Segment Start: Input material

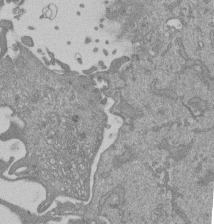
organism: Mouse
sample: ED-1 cell nuclei; centrioles
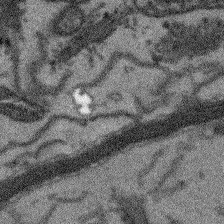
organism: Arabidopsis thaliana
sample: Root tip
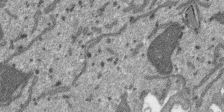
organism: Human
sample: Lung epithelial cells infected with SARS-CoV-2
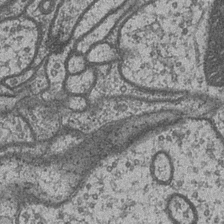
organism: Drosophila
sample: Optic medulla
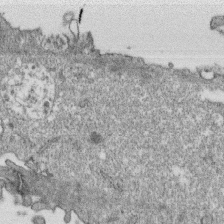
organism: African green monkey
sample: Vero E6 cells infected with SARS-CoV-2
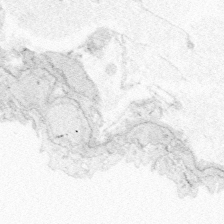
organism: Zebrafish
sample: Whole-Brain
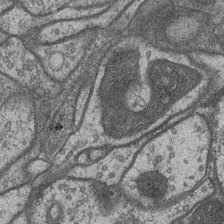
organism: Drosophila
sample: Optic medulla

Segment End: Input material

* _Assigned task_
Go through the listing above and write it all out exactly, leaving out any picture.

* _Answer area_
organism: Mouse
sample: ED-1 cell nuclei; centrioles
organism: Arabidopsis thaliana
sample: Root tip
organism: Human
sample: Lung epithelial cells infected with SARS-CoV-2
organism: Drosophila
sample: Optic medulla
organism: African green monkey
sample: Vero E6 cells infected with SARS-CoV-2
organism: Zebrafish
sample: Whole-Brain
organism: Drosophila
sample: Optic medulla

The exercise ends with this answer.